How to parse pdf?

K

kr_ilya2021-02-20 00:36:44

Parsing

kr_ilya, 2021-02-20 00:36:44

How to parse pdf?

There is a need to parse data from a pdf document. The document itself consists of a table with three columns, with some unnecessary text in front of the table. In fact, only a table is needed. It's several pages long. In the table, in addition to text information, there are hyperlinks that also need to be parsed.

How can you effectively pull out all the data from this table, so that later you can easily operate with them? I was thinking json. But I don't know if I'm looking in the right direction.

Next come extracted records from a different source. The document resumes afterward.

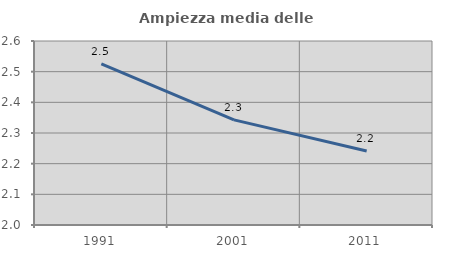
| Category | Ampiezza media delle famiglie |
|---|---|
| 1991.0 | 2.526 |
| 2001.0 | 2.343 |
| 2011.0 | 2.241 |
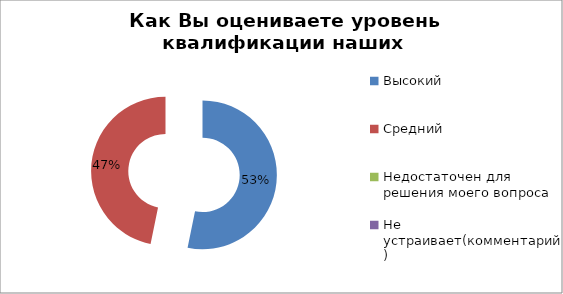
| Category | Как Вы оцениваете уровень квалификации наших специалистов? |
|---|---|
| Высокий | 91 |
| Средний | 80 |
| Недостаточен для решения моего вопроса | 0 |
| Не устраивает(комментарий) | 0 |
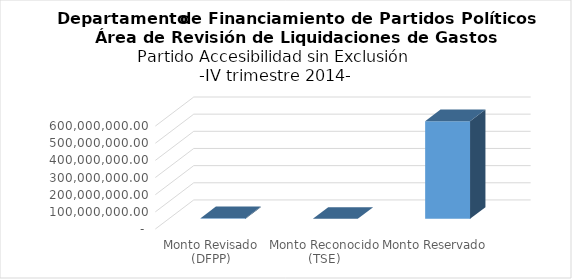
| Category | Series 0 |
|---|---|
| Monto Revisado (DFPP) | 3827015.23 |
| Monto Reconocido (TSE) | 0 |
| Monto Reservado  | 568861574.35 |
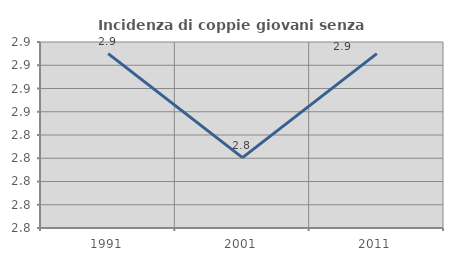
| Category | Incidenza di coppie giovani senza figli |
|---|---|
| 1991.0 | 2.91 |
| 2001.0 | 2.821 |
| 2011.0 | 2.91 |
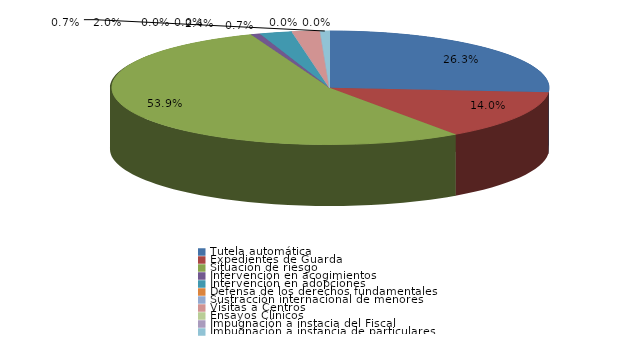
| Category | Series 0 |
|---|---|
| Tutela automática | 77 |
| Expedientes de Guarda | 41 |
| Situación de riesgo | 158 |
| Intervención en acogimientos | 2 |
| Intervención en adopciones | 7 |
| Defensa de los derechos fundamentales | 0 |
| Sustracción internacional de menores | 0 |
| Visitas a Centros | 6 |
| Ensayos Clínicos | 0 |
| Impugnación a instacia del Fiscal | 0 |
| Impugnación a instancia de particulares | 2 |
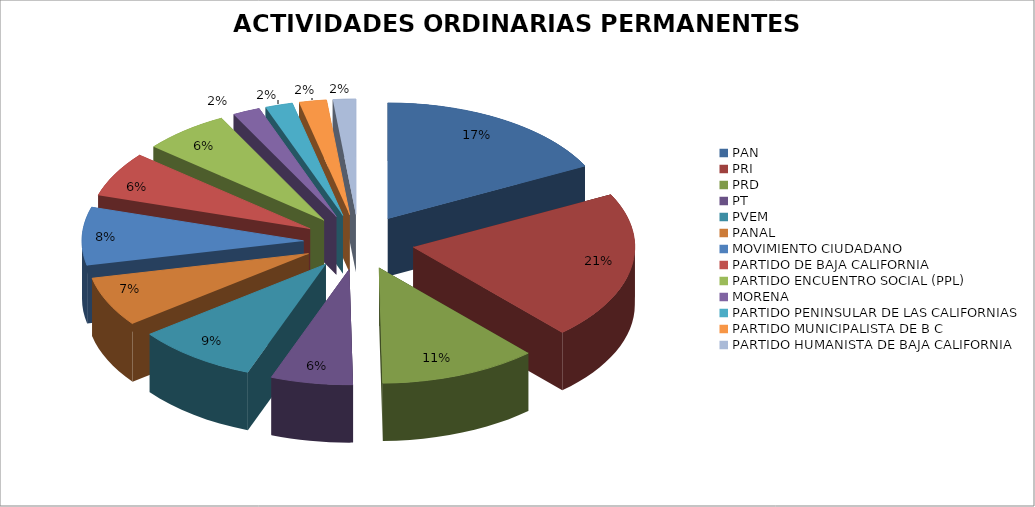
| Category | Series 0 |
|---|---|
| PAN | 20784744.33 |
| PRI | 24711167.67 |
| PRD | 13652172.37 |
| PT | 7118894.17 |
| PVEM | 10577688.51 |
| PANAL | 8271825.62 |
| MOVIMIENTO CIUDADANO | 9680092.95 |
| PARTIDO DE BAJA CALIFORNIA | 7503204.66 |
| PARTIDO ENCUENTRO SOCIAL (PPL) | 7503204.66 |
| MORENA | 2378404.22 |
| PARTIDO PENINSULAR DE LAS CALIFORNIAS | 2378404.22 |
| PARTIDO MUNICIPALISTA DE B C | 2378404.22 |
| PARTIDO HUMANISTA DE BAJA CALIFORNIA | 1982003.52 |
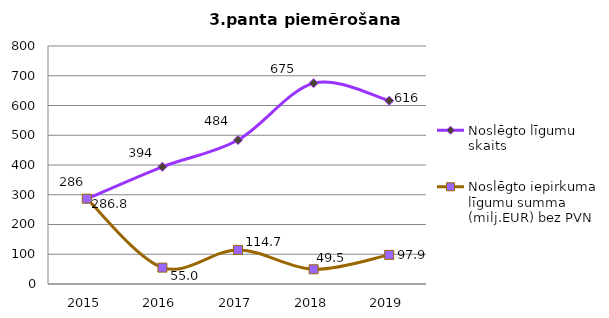
| Category | Noslēgto līgumu skaits | Noslēgto iepirkuma līgumu summa (milj.EUR) bez PVN |
|---|---|---|
| 2015.0 | 286 | 286.751 |
| 2016.0 | 394 | 54.993 |
| 2017.0 | 484 | 114.654 |
| 2018.0 | 675 | 49.536 |
| 2019.0 | 616 | 97.928 |
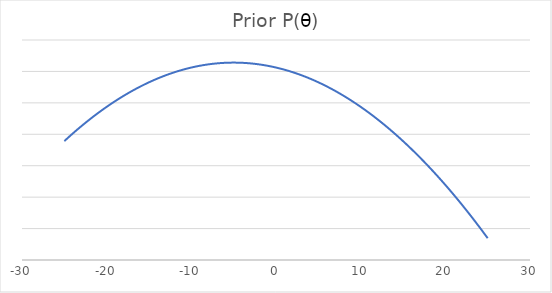
| Category | Series 0 |
|---|---|
| -25.0 | 0.003 |
| -24.0 | 0.003 |
| -23.0 | 0.003 |
| -22.0 | 0.003 |
| -21.0 | 0.003 |
| -20.0 | 0.003 |
| -19.0 | 0.003 |
| -18.0 | 0.003 |
| -17.0 | 0.003 |
| -16.0 | 0.003 |
| -15.0 | 0.003 |
| -14.0 | 0.003 |
| -13.0 | 0.003 |
| -12.0 | 0.003 |
| -11.0 | 0.003 |
| -10.0 | 0.003 |
| -9.0 | 0.003 |
| -8.0 | 0.003 |
| -7.0 | 0.003 |
| -6.0 | 0.003 |
| -5.0 | 0.003 |
| -4.0 | 0.003 |
| -3.0 | 0.003 |
| -2.0 | 0.003 |
| -1.0 | 0.003 |
| 0.0 | 0.003 |
| 1.0 | 0.003 |
| 2.0 | 0.003 |
| 3.0 | 0.003 |
| 4.0 | 0.003 |
| 5.0 | 0.003 |
| 6.0 | 0.003 |
| 7.0 | 0.003 |
| 8.0 | 0.003 |
| 9.0 | 0.003 |
| 10.0 | 0.003 |
| 11.0 | 0.003 |
| 12.0 | 0.003 |
| 13.0 | 0.003 |
| 14.0 | 0.003 |
| 15.0 | 0.003 |
| 16.0 | 0.003 |
| 17.0 | 0.003 |
| 18.0 | 0.003 |
| 19.0 | 0.003 |
| 20.0 | 0.003 |
| 21.0 | 0.003 |
| 22.0 | 0.003 |
| 23.0 | 0.003 |
| 24.0 | 0.003 |
| 25.0 | 0.003 |
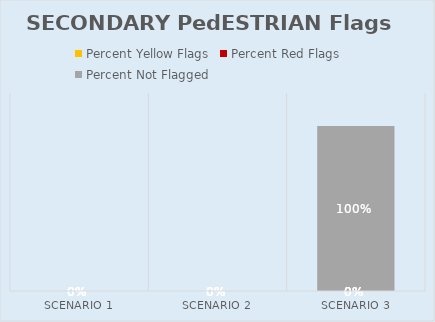
| Category | Percent Yellow Flags | Percent Red Flags | Percent Not Flagged |
|---|---|---|---|
| Scenario 1 | 0 | 0 | 0 |
| Scenario 2 | 0 | 0 | 0 |
| Scenario 3 | 0 | 0 | 1 |
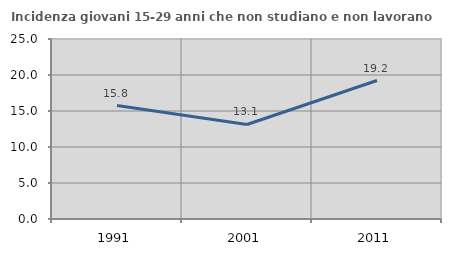
| Category | Incidenza giovani 15-29 anni che non studiano e non lavorano  |
|---|---|
| 1991.0 | 15.759 |
| 2001.0 | 13.131 |
| 2011.0 | 19.231 |
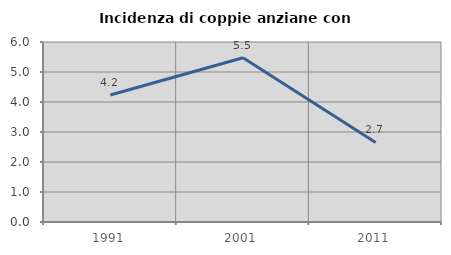
| Category | Incidenza di coppie anziane con figli |
|---|---|
| 1991.0 | 4.232 |
| 2001.0 | 5.476 |
| 2011.0 | 2.651 |
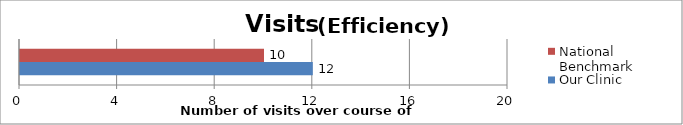
| Category | Our Clinic   | National Benchmark   |
|---|---|---|
| 0 | 12 | 10 |
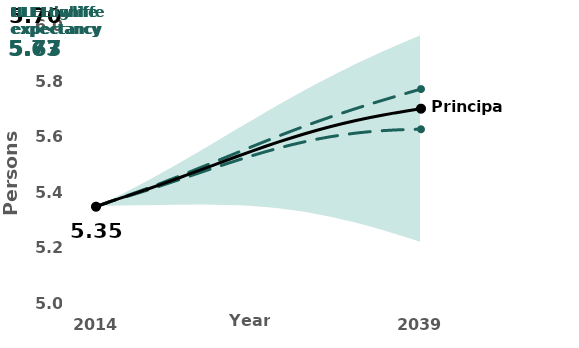
| Category | HLE |
|---|---|
| 2014.0 | 5.348 |
| 2015.0 | 5.365 |
| 2016.0 | 5.381 |
| 2017.0 | 5.398 |
| 2018.0 | 5.415 |
| 2019.0 | 5.432 |
| 2020.0 | 5.451 |
| 2021.0 | 5.469 |
| 2022.0 | 5.488 |
| 2023.0 | 5.507 |
| 2024.0 | 5.526 |
| 2025.0 | 5.546 |
| 2026.0 | 5.565 |
| 2027.0 | 5.583 |
| 2028.0 | 5.602 |
| 2029.0 | 5.62 |
| 2030.0 | 5.638 |
| 2031.0 | 5.655 |
| 2032.0 | 5.671 |
| 2033.0 | 5.687 |
| 2034.0 | 5.702 |
| 2035.0 | 5.717 |
| 2036.0 | 5.731 |
| 2037.0 | 5.745 |
| 2038.0 | 5.759 |
| 2039.0 | 5.772 |
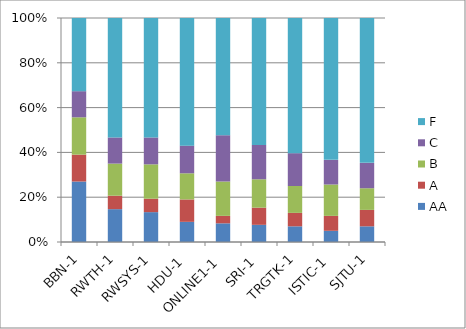
| Category | AA | A | B | C | F |
|---|---|---|---|---|---|
| _x0005_BBN-1 | 81 | 36 | 50 | 35 | 98 |
| _x0006_RWTH-1 | 44 | 18 | 43 | 35 | 160 |
| _x0007_RWSYS-1 | 40 | 18 | 46 | 36 | 160 |
| _x0005_HDU-1 | 27 | 30 | 35 | 37 | 171 |
| 	ONLINE1-1 | 25 | 10 | 46 | 62 | 157 |
| _x0005_SRI-1 | 23 | 23 | 38 | 46 | 170 |
| _x0007_TRGTK-1 | 21 | 18 | 36 | 44 | 181 |
| _x0007_ISTIC-1 | 15 | 20 | 42 | 33 | 190 |
| _x0006_SJTU-1 | 21 | 22 | 29 | 34 | 194 |
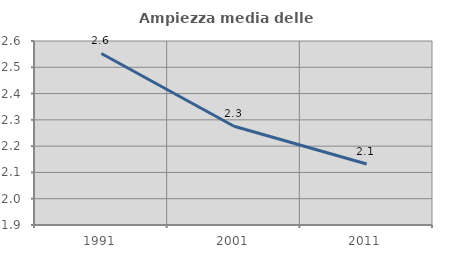
| Category | Ampiezza media delle famiglie |
|---|---|
| 1991.0 | 2.552 |
| 2001.0 | 2.276 |
| 2011.0 | 2.132 |
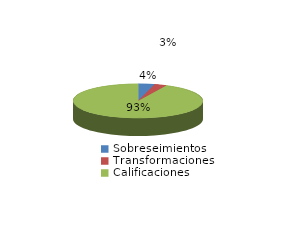
| Category | Series 0 |
|---|---|
| Sobreseimientos | 12 |
| Transformaciones | 9 |
| Calificaciones | 276 |
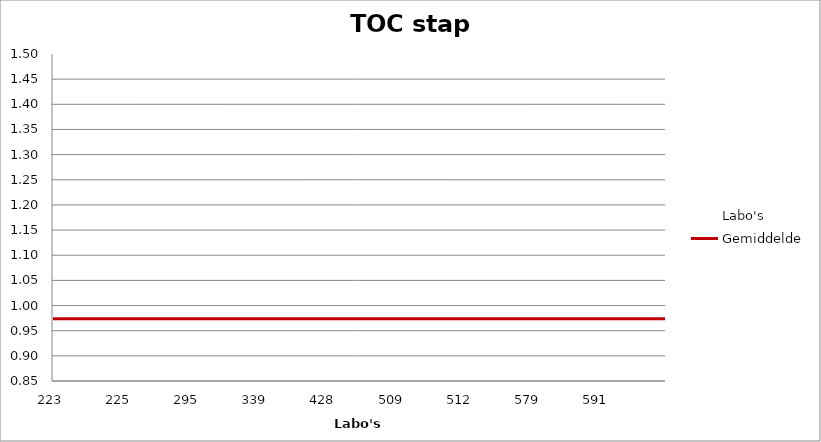
| Category | Labo's | Gemiddelde |
|---|---|---|
| 223.0 | 0.99 | 0.974 |
| 225.0 | 0.86 | 0.974 |
| 295.0 | 0.98 | 0.974 |
| 339.0 | 1.5 | 0.974 |
| 428.0 | 0.99 | 0.974 |
| 509.0 | 1 | 0.974 |
| 512.0 | 1.02 | 0.974 |
| 579.0 | 0.94 | 0.974 |
| 591.0 | 0.91 | 0.974 |

The programming language is not important. If only there was a library that can implement this.

Reply

Answer the question

In order to leave comments, you need to log in

3 answer(s)

S

Saboteur, 2021-02-20
@saboteur_kiev

what does json have to do with parsing?
pdf is such a thing that there a table can be a picture, and then only recognize it.

A

Alan Gibizov, 2021-02-20
@phaggi

If pdf is not a picture, if you can select and copy text in an open adobe reader pdf file, then in order to pull out a table from there, you need to open pdf using word. Then from Word the table can be copied and pasted into excel.
Accordingly, it is easier to automate this process based on MS office and VBA.

1

12rbah, 2021-02-20
@12rbah

How can you effectively pull out all the data from this table, so that later you can easily operate with them?

- if you need to extract a separate table, like just write your own parser (or go to freelance), if you just extract the entire text, then use popler-utils (you can extract page by page) and then parse the extracted text, you only need to determine where the beginning of the table is where the end.